Или вот еще: лебединое озеро.

Это в Приморском парке Победы. Немыслимый канцелярит – функция охранительная. Чашища мертвого стадиона имени Кирова. Подниматься на роликах кругами к его вершине, откуда – залив, лодки, новостройки, два сухогруза и Кронштадт на горизонте. Пометить в памяти: «Зайти в муз. – кварт. Кирова на Каменноостровском. Чучела, мебель, выст. детск. рис. «За детство счастливое наше спасибо, родная страна».

Молодое, спортивное место. Гимназисты в белых брючках в лаун-теннисном азарте. Байдарки. Яхт-клуб. Роллерблейдеры.

Я ныряю в березовую рощу к озеру, где от ступеней ложноклассического, как шаль Ахматовой, павильона, можно кормить доверчивых лебедей.

Никто вам не скажет про это озеро.

Пот капает с лица, разогретого кружением по стадиону.

Зигфрид кормит левой рукой лебедей, а правой набирает sms Одетте.

ЛЕНИНГРАД

Кстати, о любви.

Я знаю скорость петербургского исторического пищеварения.

Здесь люди превращаются в воспоминание раньше, чем встречают вас на перроне.

Моей жене уже не хватает того чистого пустоватого города, со строгими необветшалыми фасадами, каким был Ленинград.

Я тоже тоскую теперь по нему.

Там действовала таинственная «Система» – структура, не имевшая структуры и сфер приложения.

Мальчики и девочки, с хэйрами и бисерными фенечками, собирались («тусоваться» слетело на язык году в 1985-м) на углу Стремянной и Поварского, где была гостиница «Париж», где встречались Тургенев и Виардо (умоляю, не проверяйте). Дом был разрушен авиабомбой, образовался пустырь.

С еще одной дверью в другую реальность.

Системщики это чувствовали, и спешили обменяться самиздатовским Бродским до того, как его издадут.

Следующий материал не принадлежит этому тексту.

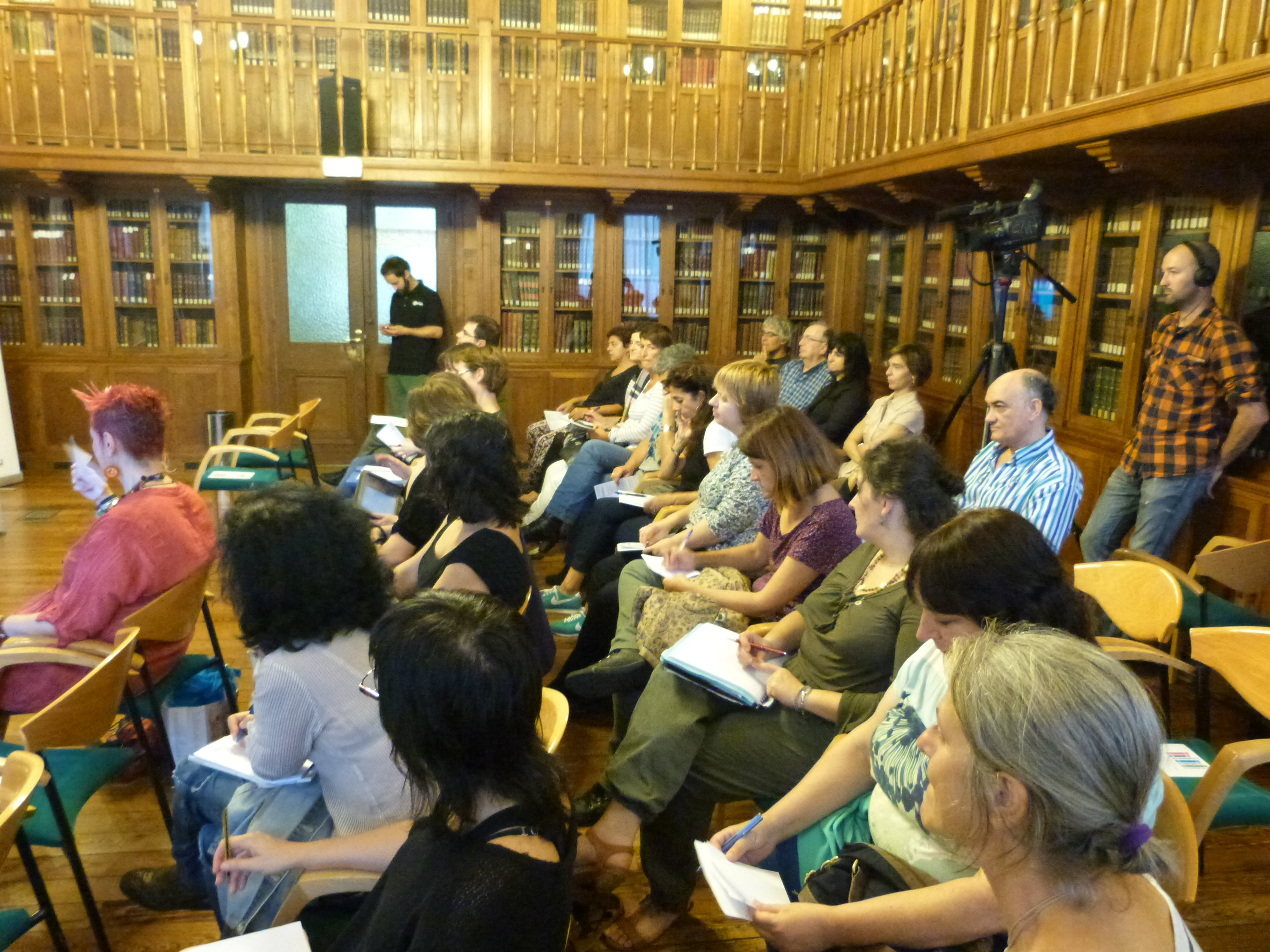 Donostiako Liburutegi Nagusiko Mandas Dukearen aretoa

Меня приводила туда Баба Фима – густоволосая девушка со вскинутыми бровями, работавшая курьером в журнале «Аврора», где я тоже работал и жил, отвинчивая по ночам боковину банкетки в кабинете редактора и пододвигая стул для устройства ложа.

Я ночевал в бывших казармах Преображенского полка – тех самых, где жил Германн; выходивших окнами на дом Адомини, в котором жил Герман, даже два Германа, Юрий и Алексей.

А днем Баба Фима таскала меня на Стремянную, мы пили «маленький двойной» в исчезнувшем ныне кафе «Эльф», который, в отличие от Системы, помнят все.

Баба Фима сгинула на Трассе, как называлась дорога Ленинград-Москва, по которой автостопом передвигались системщики.

Мы с женой, поднакопив деньжат, купили квартиру на Петроградской стороне.

Петроградская – это сторона башенок, шпилей, нелинейных улиц, отскока и отпрыга в сторону от идеи державности в пользу буржуазной, частной жизни.

Во всех книжках издательства «Детская литература» в матерчатых переплетах, читанных во время школьных ангин, есть такой город: с выносными лифтами и двориками, где выгуливают одного на двоих пса мальчик и девочка.

Жена просит обязательно дописать, что от Ленинграда в Петербурге сохранилась нестыдность ощущения душевной смуты и нестыдность бедной жизни. Нет ничего зазорного в том, чтобы жить в коммуналке, с протечкой по лепнине и соседями в халатах и тренировочных штанах. Город все равно твой.